- **DATASET EXTRACT**:
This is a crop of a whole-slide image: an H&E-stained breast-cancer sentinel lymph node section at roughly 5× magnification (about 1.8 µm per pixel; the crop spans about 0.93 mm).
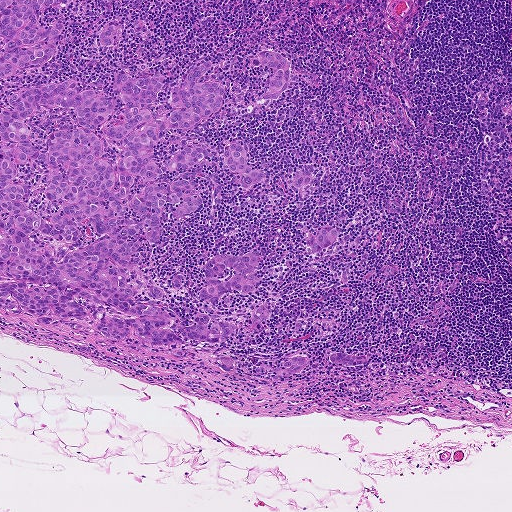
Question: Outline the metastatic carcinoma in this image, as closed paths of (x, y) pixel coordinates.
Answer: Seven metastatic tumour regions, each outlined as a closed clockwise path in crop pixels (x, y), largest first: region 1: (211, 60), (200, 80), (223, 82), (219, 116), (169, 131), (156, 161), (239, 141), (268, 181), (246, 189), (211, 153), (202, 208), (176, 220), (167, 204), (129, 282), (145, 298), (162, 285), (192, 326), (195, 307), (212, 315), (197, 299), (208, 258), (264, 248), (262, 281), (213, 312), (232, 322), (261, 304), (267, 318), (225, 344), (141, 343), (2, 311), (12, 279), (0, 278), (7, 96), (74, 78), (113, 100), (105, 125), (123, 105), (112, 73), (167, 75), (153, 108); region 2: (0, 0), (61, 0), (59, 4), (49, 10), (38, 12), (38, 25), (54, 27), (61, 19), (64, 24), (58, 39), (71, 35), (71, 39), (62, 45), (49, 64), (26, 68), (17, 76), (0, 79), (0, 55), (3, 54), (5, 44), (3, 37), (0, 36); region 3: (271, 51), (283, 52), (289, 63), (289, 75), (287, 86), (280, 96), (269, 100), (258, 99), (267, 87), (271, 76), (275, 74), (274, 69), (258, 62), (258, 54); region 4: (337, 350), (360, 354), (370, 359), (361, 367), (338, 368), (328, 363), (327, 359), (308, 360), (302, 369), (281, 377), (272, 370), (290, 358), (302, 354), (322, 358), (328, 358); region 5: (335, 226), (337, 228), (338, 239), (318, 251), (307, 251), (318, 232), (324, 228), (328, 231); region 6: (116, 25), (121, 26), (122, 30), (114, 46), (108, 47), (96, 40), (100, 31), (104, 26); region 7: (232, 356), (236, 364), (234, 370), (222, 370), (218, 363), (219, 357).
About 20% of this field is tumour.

- **EXERCISE DETAILS**: For the string "image", search the preceding data and copy every line that includes it.

- **EXERCISE SOLUTION**:
This is a crop of a whole-slide image: an H&E-stained breast-cancer sentinel lymph node section at roughly 5× magnification (about 1.8 µm per pixel; the crop spans about 0.93 mm).
Question: Outline the metastatic carcinoma in this image, as closed paths of (x, y) pixel coordinates.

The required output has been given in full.